Let $\Omega$ be a bounded open subset of $\mathbb{R}^2$ and $w(>0)\in H_{0}^1(\Omega)$ satisfies the equation $$ -\Delta w\leq e^w\text{ in }\Omega. $$ Let $v(>0)\in H_{0}^1(\Omega)$ satisfies the equation $$ -\Delta v=e^v\text{ in }\Omega. $$ Then is it true that $w\leq v$ in $\Omega$?
I am trying to prove by observing that $w$ is a subsolution of the second equation, but unable to derive the result.
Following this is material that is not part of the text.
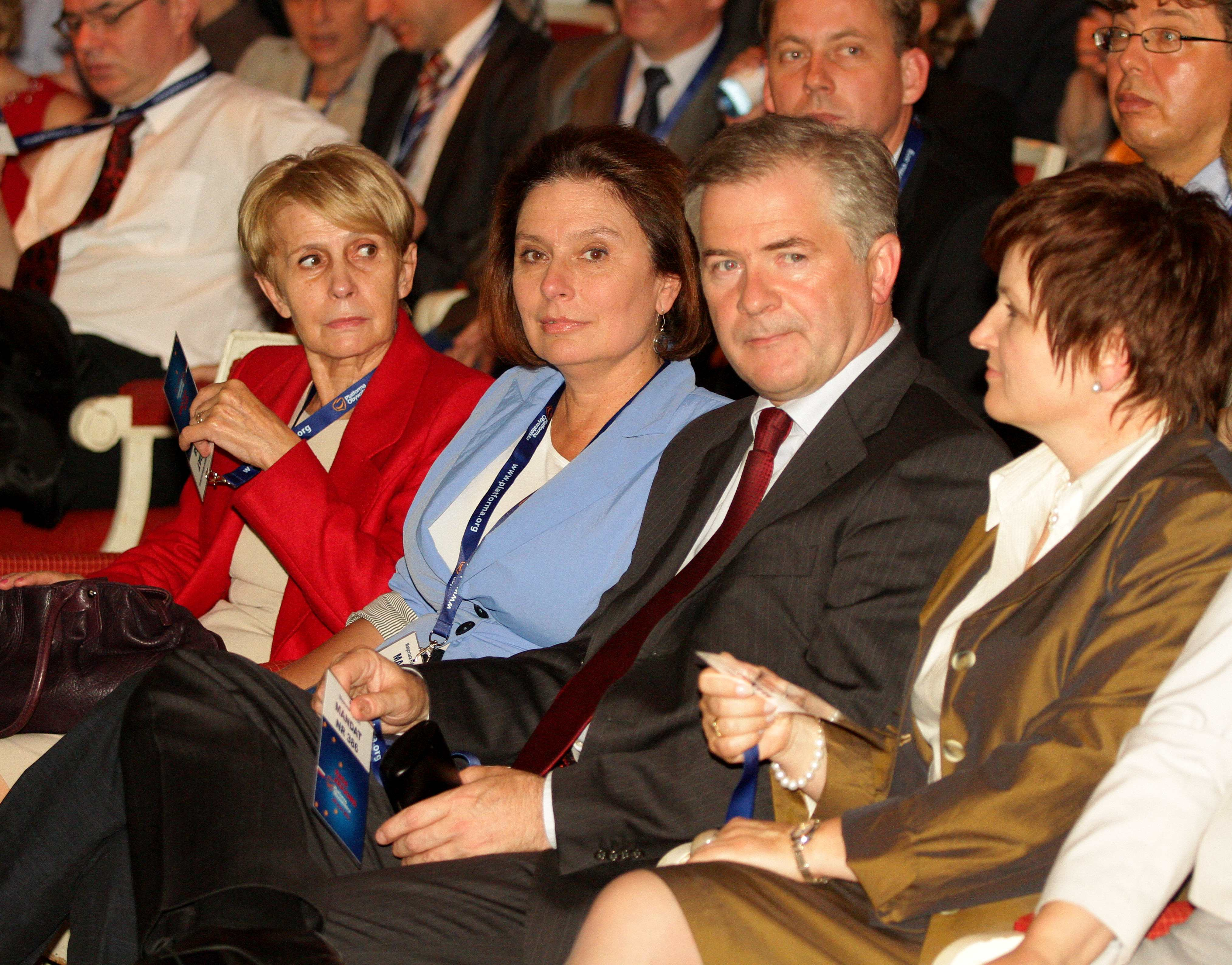 Rada Krajowa PO

Your claim seems to be wrong.
Let $K$ be a compact subset of $\Omega$ and we set $f = \chi_K$ (characteristic function of $K$) and $w_0 := (-\Delta)^{-1}(f) \in H_0^1(\Omega)$. Then, we should have $w_0 \ge c$ on $K$ for some $c > 0$. Now, we choose $\lambda > 0$ with $\lambda < e^{\lambda \, c}$. We set $w := \lambda \, w_0$. This yields $$ -\Delta w = -\lambda \, \Delta w = \lambda \, f. $$ On $K$, we have $$ \lambda \, f = \lambda \le e^{\lambda \,c } \le e^{\lambda \, w_0} = e^{w}.$$ On $\Omega \setminus K$, we have $$ \lambda \, f = 0 \le 1 \le e^{w}.$$
Hence, $w$ solves your equation, but with $\lambda \to \infty$ (which is possible), it cannot satisfy $w \le v$ for a fixed $v$.